Her head was pounding more now she was standing up and she went through the cupboards and drawers until she found the last couple of Nurofen in a pack and took them. She felt the kettle. It was cold. Fuck it, couldn’t Abi have even boiled the kettle?

She went to the door, opened it and shouted out onto the landing and down the stairs.

‘Abi? Listen, it’s nearly half past and the kids aren’t even dressed. Abs? You in the bathroom or what?’

‘Maaam …’

Slowly, Hayley went back into the bedsit and shut the door. Liam and Frankie were still down on the floor, making tyre-scream noises. Mia stared. Huge dark eyes. Pretty. She reached out her arms to Hayley.

Half past nine.

As she lifted Mia up, Hayley felt it, a sick coldness, like water running down her back.

She found her mobile in her jacket pocket, hanging on the back of the chair, and dialled Abi.

There was no reply and no voicemail. The phone was just dead.

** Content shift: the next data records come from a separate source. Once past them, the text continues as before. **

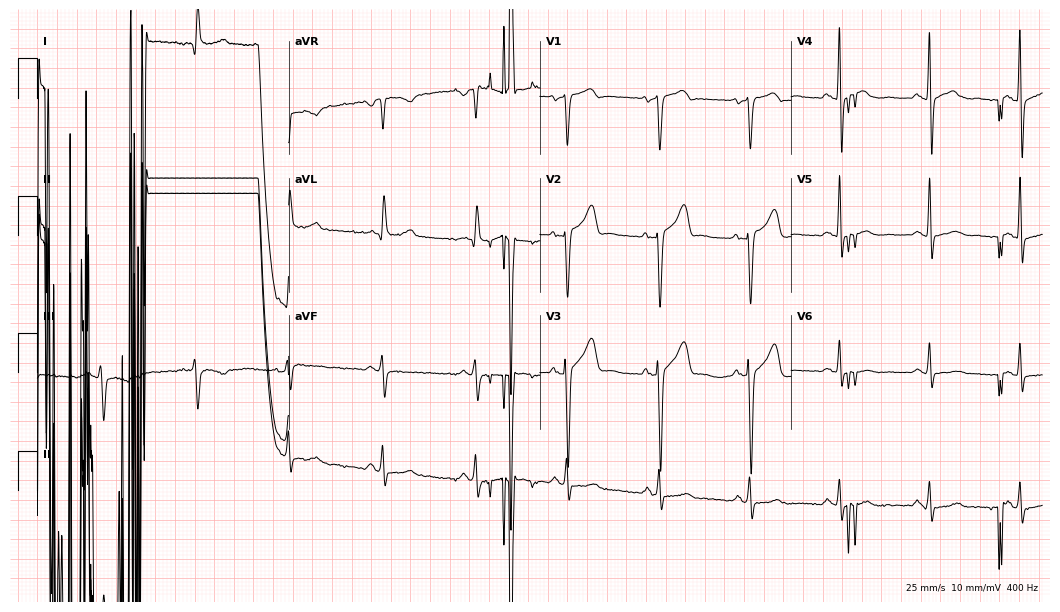
Resting 12-lead electrocardiogram (10.2-second recording at 400 Hz). Patient: a 52-year-old male. None of these six findings is recorded: first-degree AV block, right bundle branch block, left bundle branch block, sinus bradycardia, atrial fibrillation, sinus tachycardia.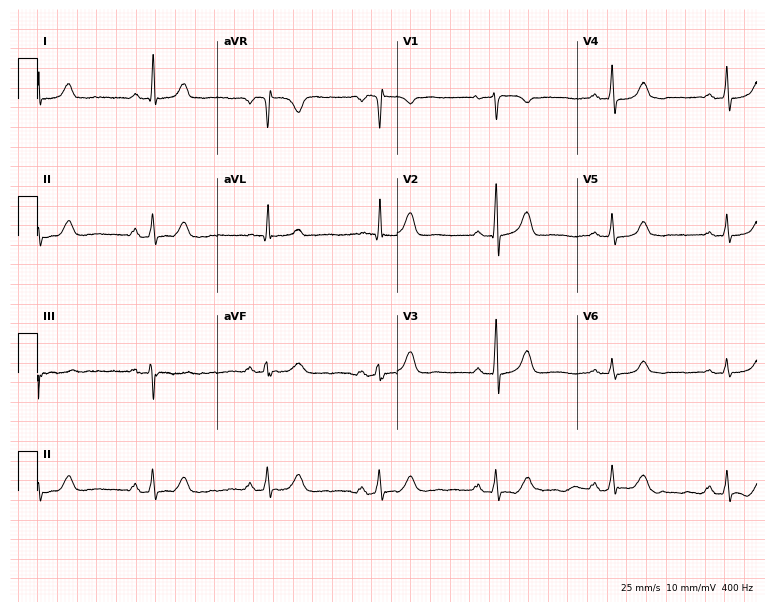
Resting 12-lead electrocardiogram. Patient: a woman, 78 years old. Read as a normal ECG.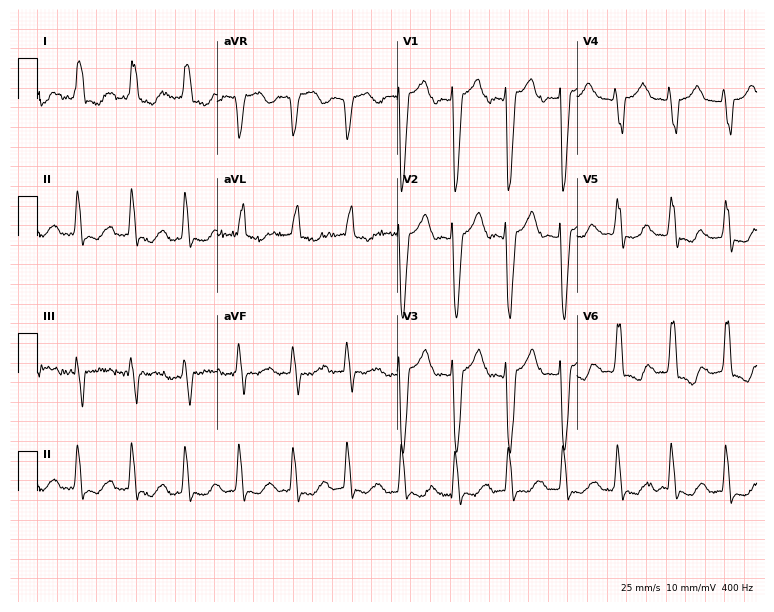
12-lead ECG from an 84-year-old woman. Findings include left bundle branch block, sinus tachycardia (a sinus rate of 100 beats per minute or more).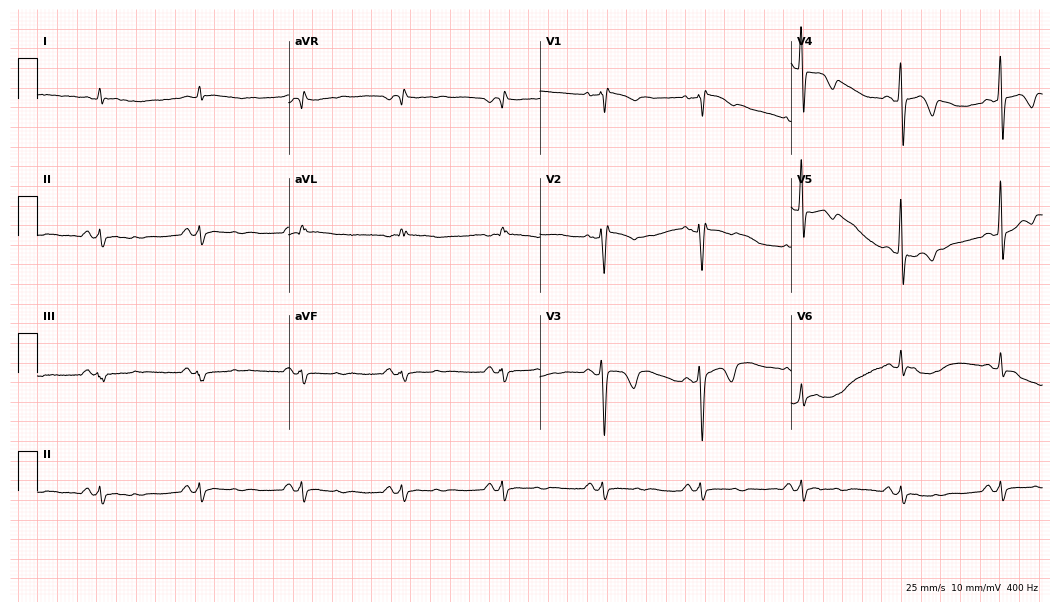
12-lead ECG (10.2-second recording at 400 Hz) from a female patient, 80 years old. Screened for six findings — first-degree AV block, right bundle branch block (RBBB), left bundle branch block (LBBB), sinus bradycardia, atrial fibrillation (AF), sinus tachycardia — none is recorded.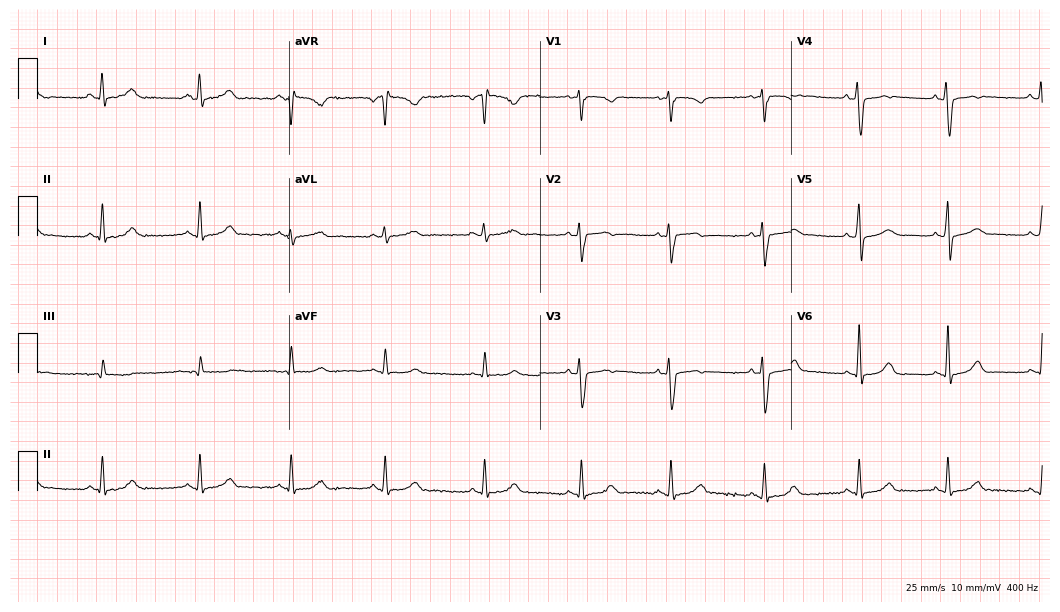
ECG (10.2-second recording at 400 Hz) — a female patient, 32 years old. Screened for six findings — first-degree AV block, right bundle branch block (RBBB), left bundle branch block (LBBB), sinus bradycardia, atrial fibrillation (AF), sinus tachycardia — none is recorded. Only these six findings were labelled.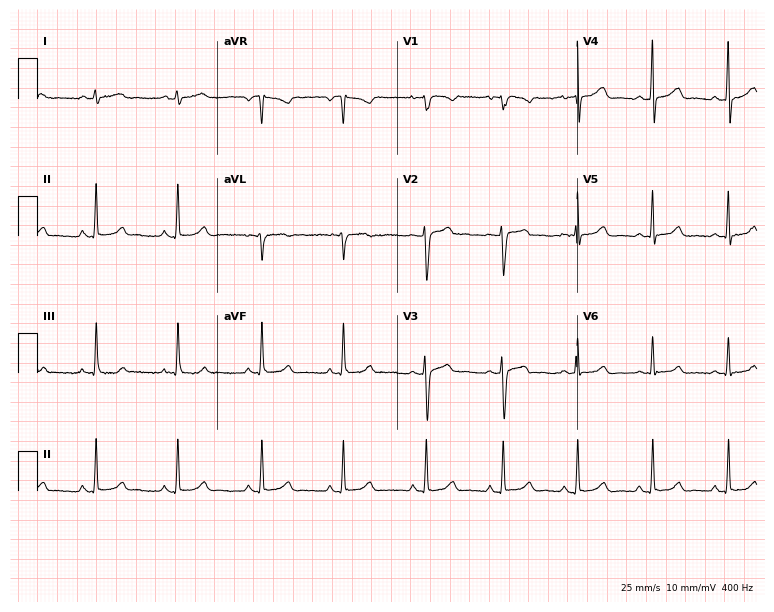
Electrocardiogram, a female patient, 19 years old. Overall reading on record: normal ECG.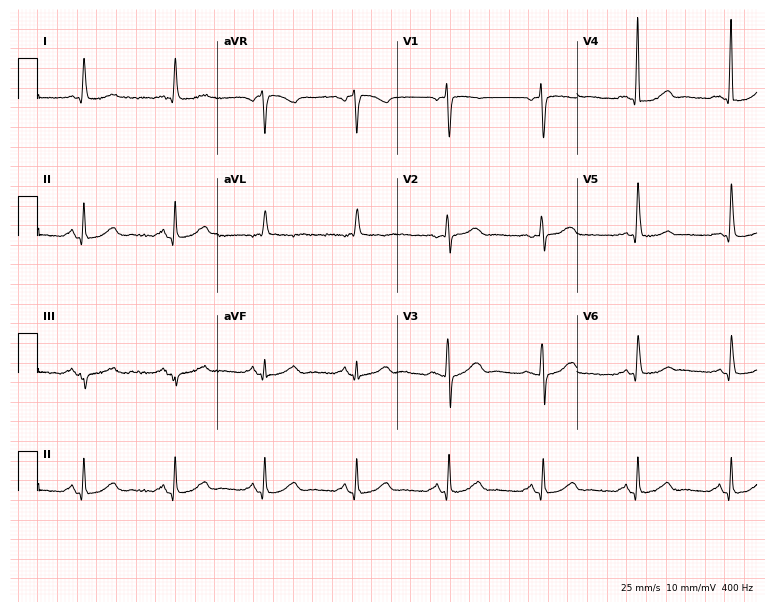
Electrocardiogram (7.3-second recording at 400 Hz), a woman, 83 years old. Overall reading on record: normal ECG.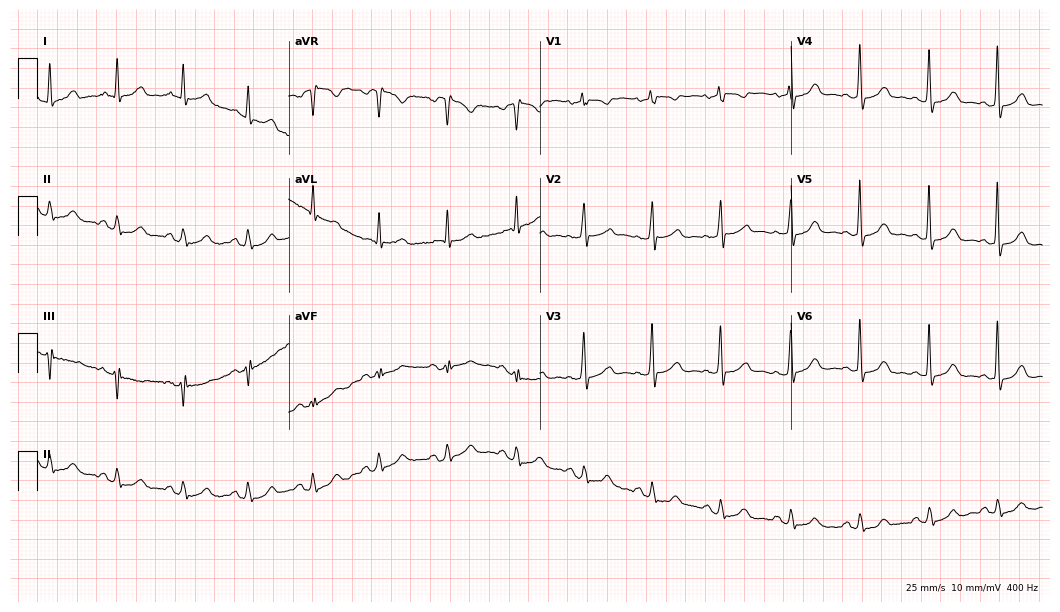
12-lead ECG from a female, 56 years old. Recorded interpretation: within normal limits.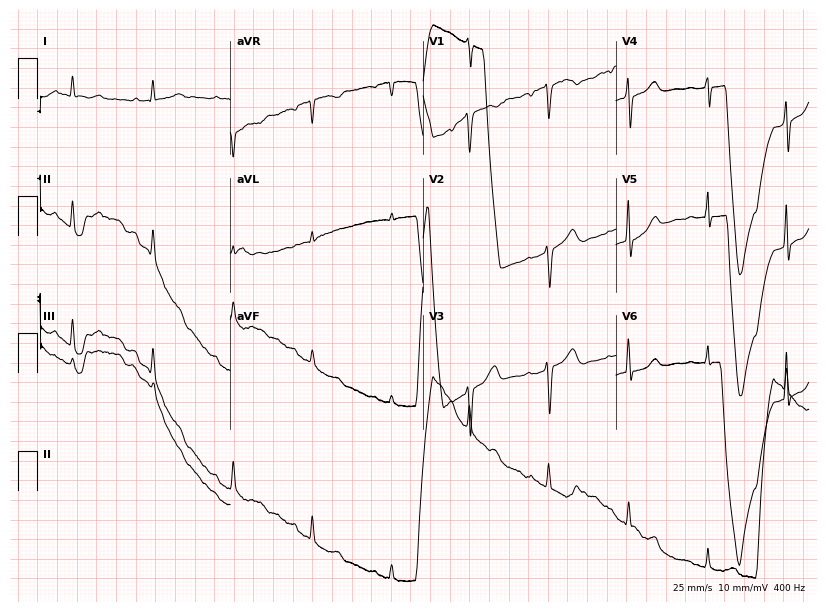
ECG (7.9-second recording at 400 Hz) — a 56-year-old female patient. Labelled as a normal ECG.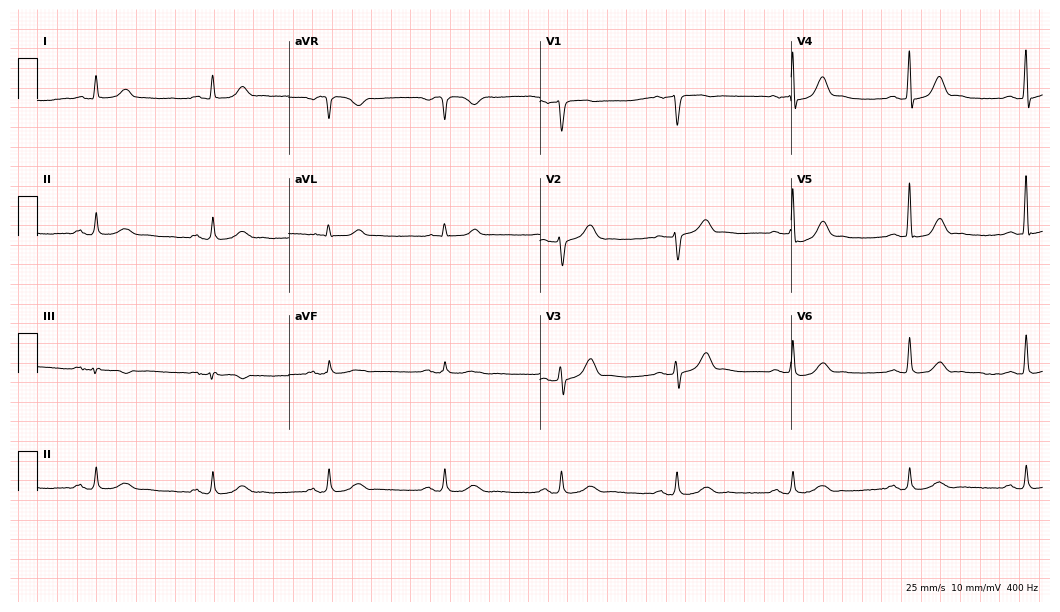
Electrocardiogram (10.2-second recording at 400 Hz), a 68-year-old male. Overall reading on record: normal ECG.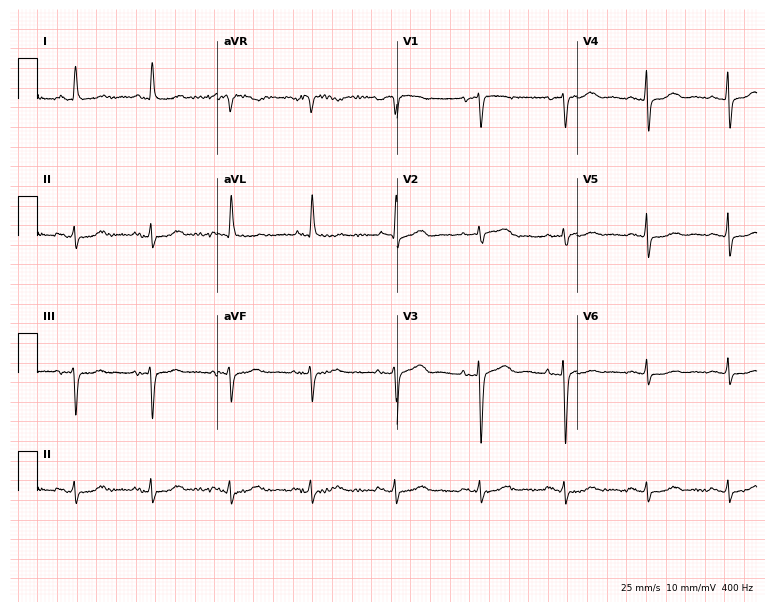
Electrocardiogram, a woman, 83 years old. Of the six screened findings (first-degree AV block, right bundle branch block, left bundle branch block, sinus bradycardia, atrial fibrillation, sinus tachycardia), none is recorded.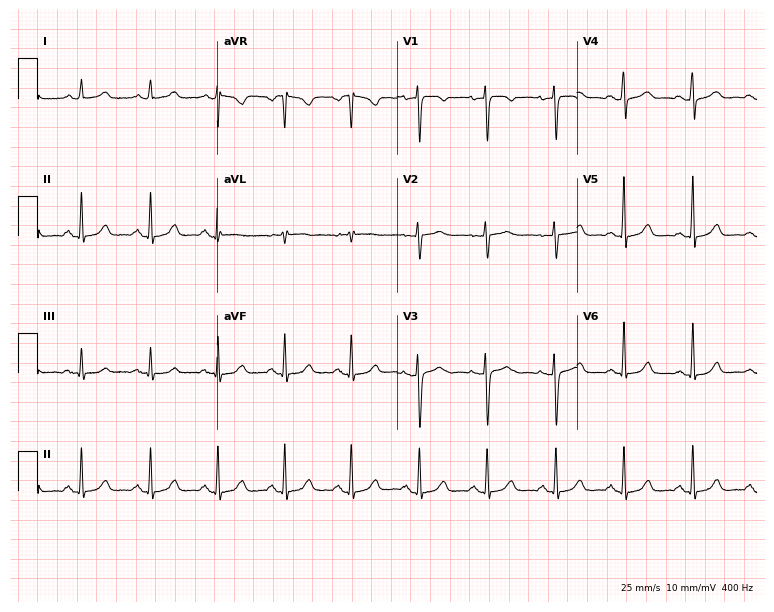
12-lead ECG from a 42-year-old female patient. Labelled as a normal ECG.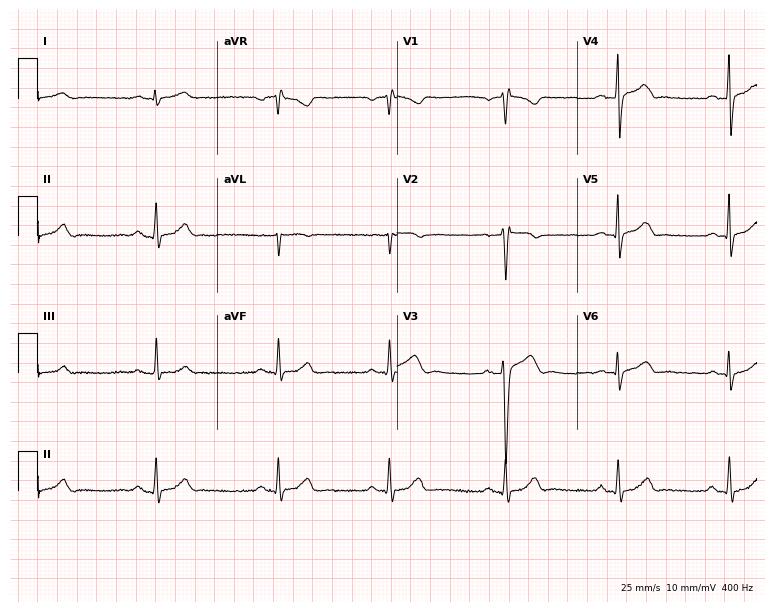
12-lead ECG from a 29-year-old man. Recorded interpretation: within normal limits.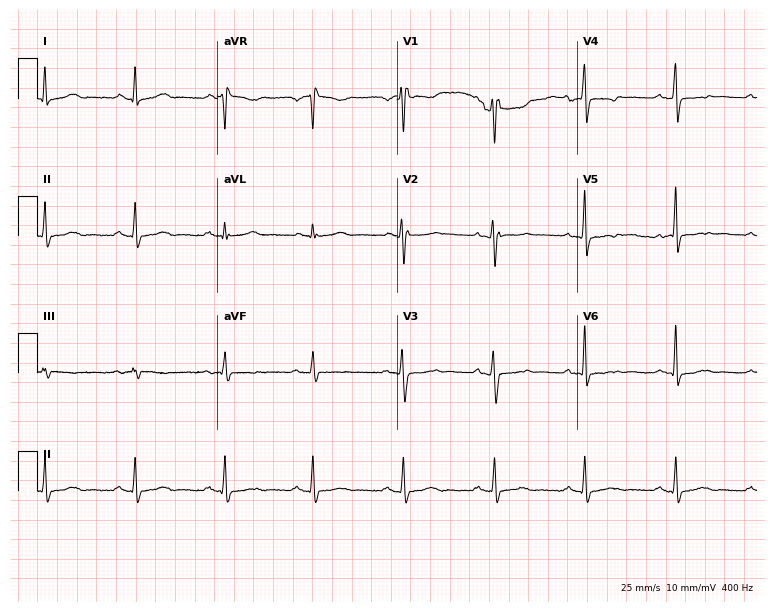
ECG (7.3-second recording at 400 Hz) — a man, 52 years old. Screened for six findings — first-degree AV block, right bundle branch block, left bundle branch block, sinus bradycardia, atrial fibrillation, sinus tachycardia — none is recorded.

She made a mug of tea and stood staring out of the window, holding Mia, leaving the boys, not dressing them, playgroup the last thing on her mind. Mia smelled of dirty nappy.

The headache had gone and her brain was more focused, only it wasn’t somehow, it was like having a running tap inside it, pouring water and rinsing everything from her mind. All she could do was drink the tea and stare out of the window onto the backyards and a white cat sitting on next door’s fence in the sun. Mia was quiet, clinging to her.